Trois heures du matin, il y a quelques années. Ma nouvelle blonde me secoue comme un prunier. J'ouvre les yeux à moitié, pour la trouver à genoux dans le lit, au-dessus de moi, avec un regard paniqué. Pendant un instant, je m'attends presque à voir un de mes reins entre ses mains, mais je me dis que je me serais réveillé dans une baignoire remplie de glace. Puis, je me rappelle que la glace ne sert que lorsque que l'on souhaite que le patient survive...

Mais non. J'ai encore tous mes organes et il n'y a de sang nulle part. Pas de maniaque dans l'appart non plus, ni de membre de nos familles au téléphone avec une mauvaise nouvelle à annoncer. Décidément cette con... demoiselle a besoin d'avoir une sacrée bonne raison, pour m'avoir fait une telle peur!

- Qu'est-ce qui te prend, calvaire?

- Ben là! Ça fait pas loin de deux minutes que tu ne respires plus!

Ok, ouin... Ça se qualifie, comme raison de me réveiller...

Bienvenue dans le merveilleux monde de l'apnée du sommeil, l'ami...

J'avertis toujours mes blondes que je ronfle. Ça ne les fait pas dormir mieux, mais j'ai au moins la paix sur le sujet, le lendemain matin. J'ignorais jusqu'alors que je cessais aussi de respirer par moments. Ce n'est pas tant l'absence de respiration qui fait paniquer, paraît-il, que le bruit produit quand, à bout de souffle, je me remets à respirer. Je n'y peux pas grand chose. De le savoir, en fait, ne m'avance en rien, et ne change pas grand chose à ma vie. La blonde en question, elle, a passé les deux années suivantes à ne dormir que sur une oreille, au cas où je cesserais définitivement de respirer. Au début, parce qu'elle craignait que cela n'arrive. Vers la fin, parce qu'elle le souhaitait...
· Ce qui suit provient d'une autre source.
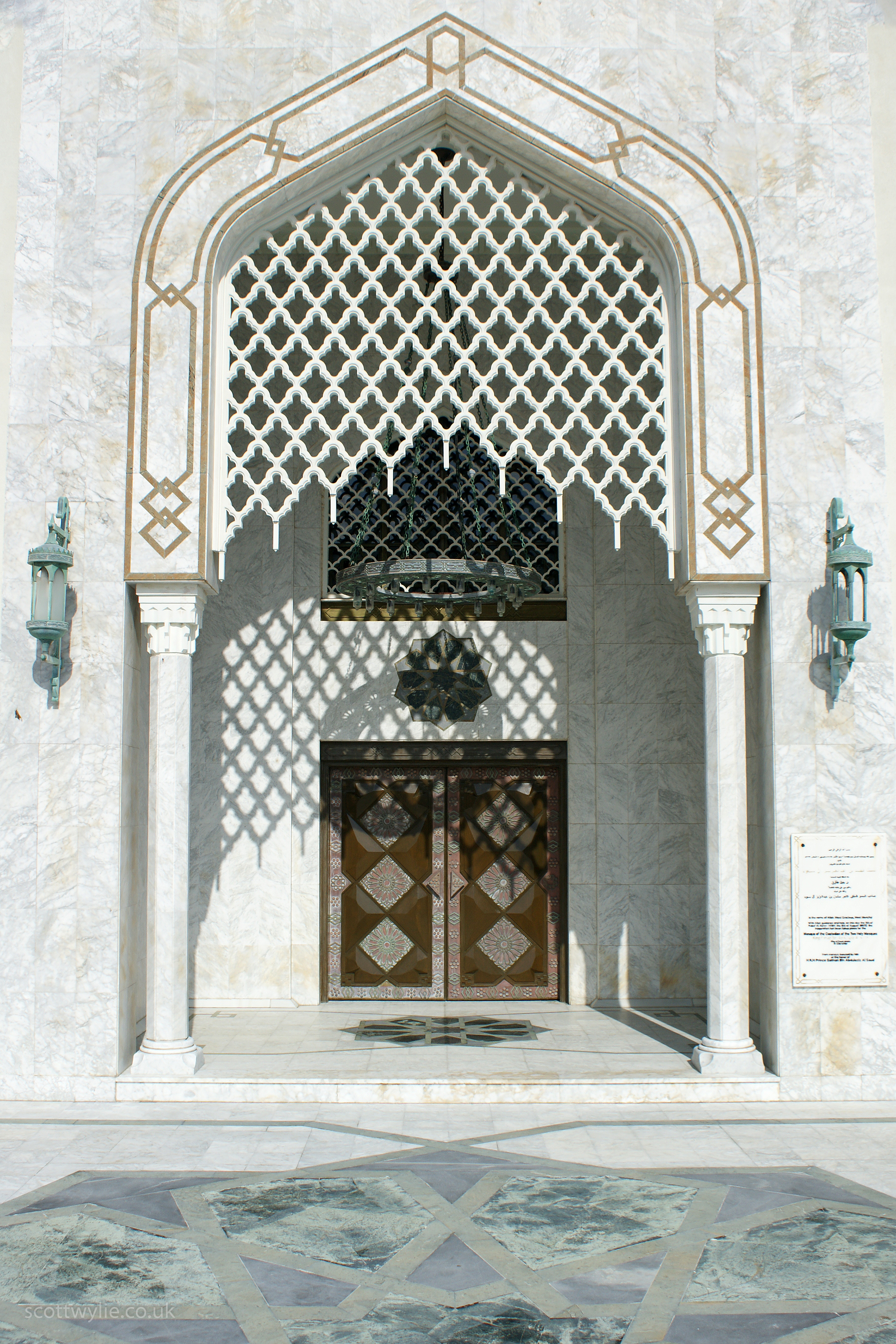 Gibraltar mosque door

J'ai un rapport conflictuel avec le sommeil. J'ignore pourquoi. Ça a toujours été le cas. Je dors peu, et mal, quand je dors. Je ne me mets jamais au lit. Le sommeil me chope où l'énergie me fait défaut : assis à la table de cuisine, à mon bureau, devant un film, sur l'autoroute (je ne dors que dans les lignes droites, vous en faites pas...). Quand je suis en couple, je vais au lit, j'endors ma copine, et je me relève. Dès que j'ouvre les yeux, même s'il est trois heures du matin, ma nuit est terminée. Même si je suis fatigué. Même s'il me suffirait de fermer les paupières pour me rendormir. J'hais ça, et je ne sais même pas pourquoi...

En fait, je ne suis jamais plus en forme que lorsque je suis en couple, parce que je trouve moins long d'essayer de dormir que d'expliquer ça à ma blonde...

Un ami qui s'est récemment découvert un problème d'apnée m'a fait réfléchir sur l'usage de la fameuse machine. Celle qui te pousse de l'air dans les poumons pour que tu respires pendant que tu dors. Celle qui est censée régulariser ton sommeil en facilitant ta respiration. Celle qui tue ton sex appeal aux yeux de n'importe quelle créature vivante. Ouais. Celle-là.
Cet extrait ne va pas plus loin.